TASK ITEM
Transcribe all of the entries below exactly. Leave out the pictures.
--- SOURCE MATERIAL ---
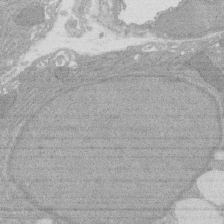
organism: Rat
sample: Salivary granule
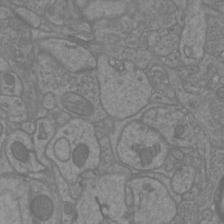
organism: Mouse
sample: Cortical neurons
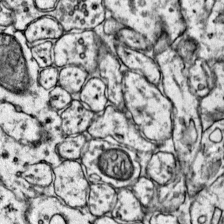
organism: Mouse
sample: Primary visual cortex
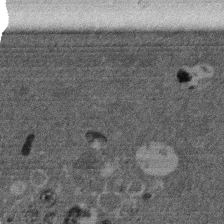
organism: Mouse
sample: Dividing mouse embryo 1 cell stage
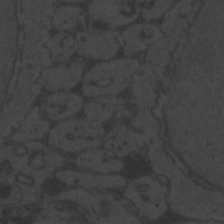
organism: Zebrafish
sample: Macrophage infected with Toxoplasma gondii
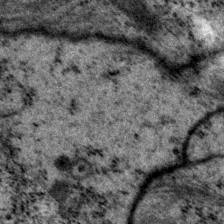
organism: P. pacificus
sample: Pharynx
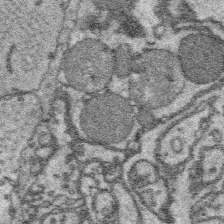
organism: Platynereis dumerilii
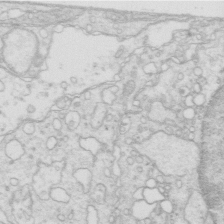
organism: Mouse
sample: Multiciliated cells
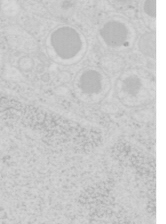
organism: Mouse
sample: Pancreas
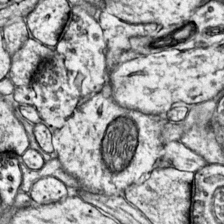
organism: Mouse
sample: Primary visual cortex
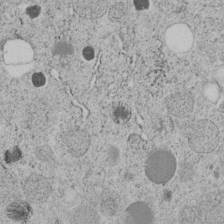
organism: C. elegans
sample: C. elegans embryo early stage
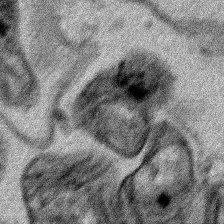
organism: Human
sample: Mitochondria in HCT116 cells
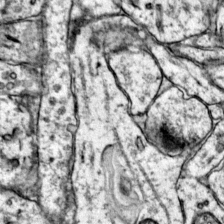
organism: Mouse
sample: Primary visual cortex
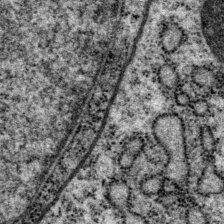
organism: P. pacificus
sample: Pharynx
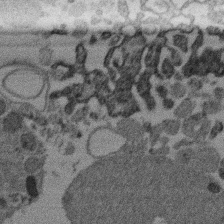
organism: Mouse
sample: Dividing mouse embryo 1 cell stage
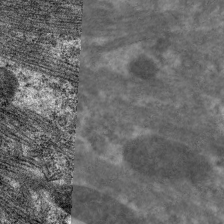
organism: C. elegans
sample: Pharynx
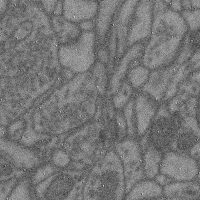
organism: Mouse
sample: Cerebral cortex
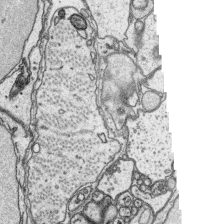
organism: Platynereis dumerilii
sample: Parapodia
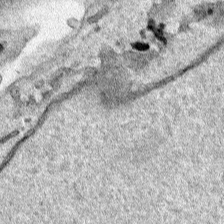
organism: Human
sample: Mitochondria in HCT116 cells
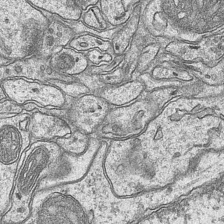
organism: Mouse
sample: CA1 Hippocampus
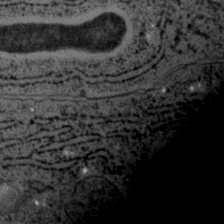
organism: C. elegans
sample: C. elegans embryo
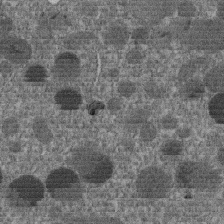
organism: C. elegans
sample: C. elegans embryo early stage
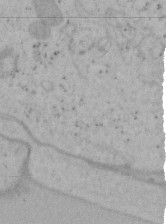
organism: Human
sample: HeLa cells
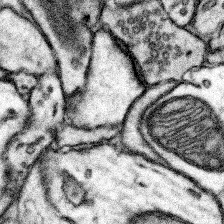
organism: Mouse
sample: Somatosensory cortex neuropil
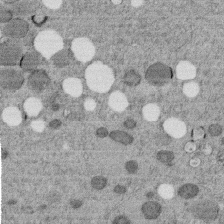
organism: C. elegans
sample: C. elegans embryo early stage
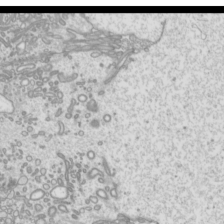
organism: Mouse
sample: Cilia; mouse epididymis
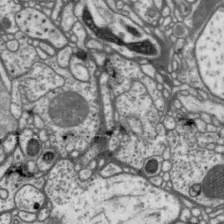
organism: Drosophila
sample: Protocerebral bridge
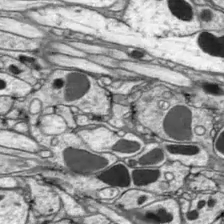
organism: Drosophila
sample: Optic lobe
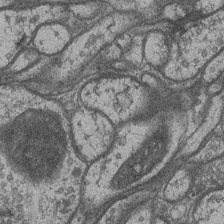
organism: Drosophila
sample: Optic medulla
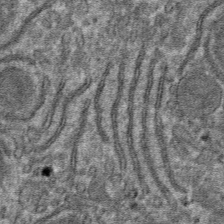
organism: Mouse
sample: Mouse hepatocytes
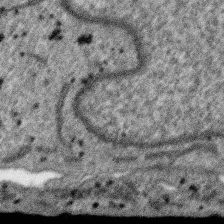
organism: Human
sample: Lung epithelial cells infected with SARS-CoV-2
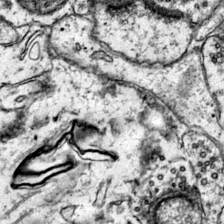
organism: Mouse
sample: Primary visual cortex
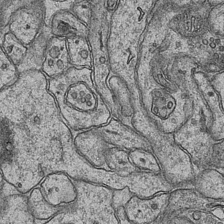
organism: Mouse
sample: CA1 Hippocampus
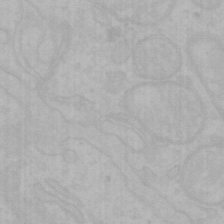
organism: Mouse
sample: Choroid plexus
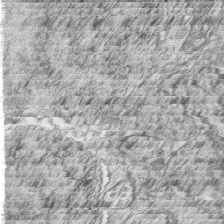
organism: Zebrafish
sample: synaptic ribbons in rod cells and cone cells
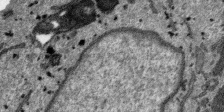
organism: Human
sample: Lung epithelial cells, uninfected (mock) control
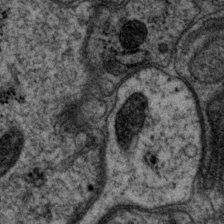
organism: P. pacificus
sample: Pharynx
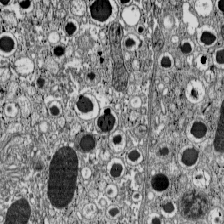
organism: C57BL Mouse
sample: Pancreatic islet
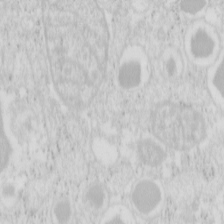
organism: Mouse
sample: Pancreas
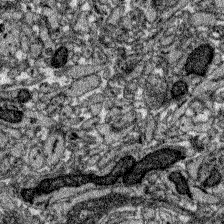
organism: Zebrafish
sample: Larval olfactory bulb
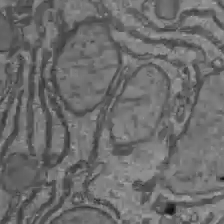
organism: C57BL Mouse
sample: Liver
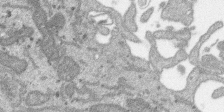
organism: Human
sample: Lung epithelial cells infected with SARS-CoV-2
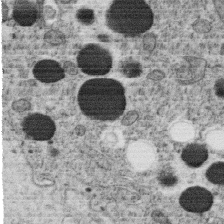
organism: C. elegans
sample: C. elegans oocyte; sperm cells
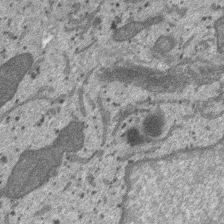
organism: Human
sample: Lung epithelial cells infected with SARS-CoV-2
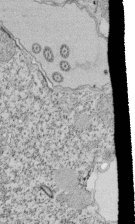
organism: Tetrahymena
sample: Cilia in tetrahymena
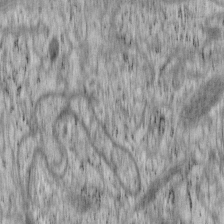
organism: Human
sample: HeLa cells
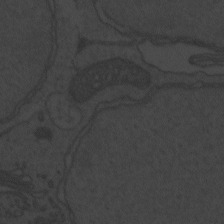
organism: Zebrafish
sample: Macrophage infected with Toxoplasma gondii
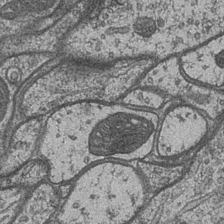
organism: Drosophila
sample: Optic medulla
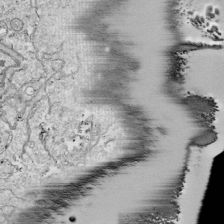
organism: Drosophila
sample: Cell division; meiosis; drosophila spermatocytes
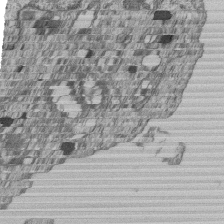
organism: Human
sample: MDA-MB-231 cells
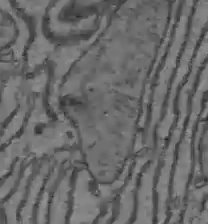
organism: C57BL Mouse
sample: Liver
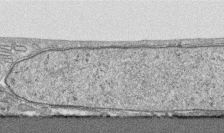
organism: Human
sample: CRL-1474
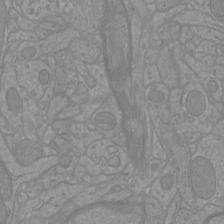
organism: Mouse
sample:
---
EXERCISE OUTPUT
organism: Rat
sample: Salivary granule
organism: Mouse
sample: Cortical neurons
organism: Mouse
sample: Primary visual cortex
organism: Mouse
sample: Dividing mouse embryo 1 cell stage
organism: Zebrafish
sample: Macrophage infected with Toxoplasma gondii
organism: P. pacificus
sample: Pharynx
organism: Platynereis dumerilii
organism: Mouse
sample: Multiciliated cells
organism: Mouse
sample: Pancreas
organism: Mouse
sample: Primary visual cortex
organism: C. elegans
sample: C. elegans embryo early stage
organism: Human
sample: Mitochondria in HCT116 cells
organism: Mouse
sample: Primary visual cortex
organism: P. pacificus
sample: Pharynx
organism: Mouse
sample: Dividing mouse embryo 1 cell stage
organism: C. elegans
sample: Pharynx
organism: Mouse
sample: Cerebral cortex
organism: Platynereis dumerilii
sample: Parapodia
organism: Human
sample: Mitochondria in HCT116 cells
organism: Mouse
sample: CA1 Hippocampus
organism: C. elegans
sample: C. elegans embryo
organism: C. elegans
sample: C. elegans embryo early stage
organism: Human
sample: HeLa cells
organism: Mouse
sample: Somatosensory cortex neuropil
organism: C. elegans
sample: C. elegans embryo early stage
organism: Mouse
sample: Cilia; mouse epididymis
organism: Drosophila
sample: Protocerebral bridge
organism: Drosophila
sample: Optic lobe
organism: Drosophila
sample: Optic medulla
organism: Mouse
sample: Mouse hepatocytes
organism: Human
sample: Lung epithelial cells infected with SARS-CoV-2
organism: Mouse
sample: Primary visual cortex
organism: Mouse
sample: CA1 Hippocampus
organism: Mouse
sample: Choroid plexus
organism: Zebrafish
sample: synaptic ribbons in rod cells and cone cells
organism: Human
sample: Lung epithelial cells, uninfected (mock) control
organism: P. pacificus
sample: Pharynx
organism: C57BL Mouse
sample: Pancreatic islet
organism: Mouse
sample: Pancreas
organism: Zebrafish
sample: Larval olfactory bulb
organism: C57BL Mouse
sample: Liver
organism: Human
sample: Lung epithelial cells infected with SARS-CoV-2
organism: C. elegans
sample: C. elegans oocyte; sperm cells
organism: Human
sample: Lung epithelial cells infected with SARS-CoV-2
organism: Tetrahymena
sample: Cilia in tetrahymena
organism: Human
sample: HeLa cells
organism: Zebrafish
sample: Macrophage infected with Toxoplasma gondii
organism: Drosophila
sample: Optic medulla
organism: Drosophila
sample: Cell division; meiosis; drosophila spermatocytes
organism: Human
sample: MDA-MB-231 cells
organism: C57BL Mouse
sample: Liver
organism: Human
sample: CRL-1474
organism: Mouse
sample:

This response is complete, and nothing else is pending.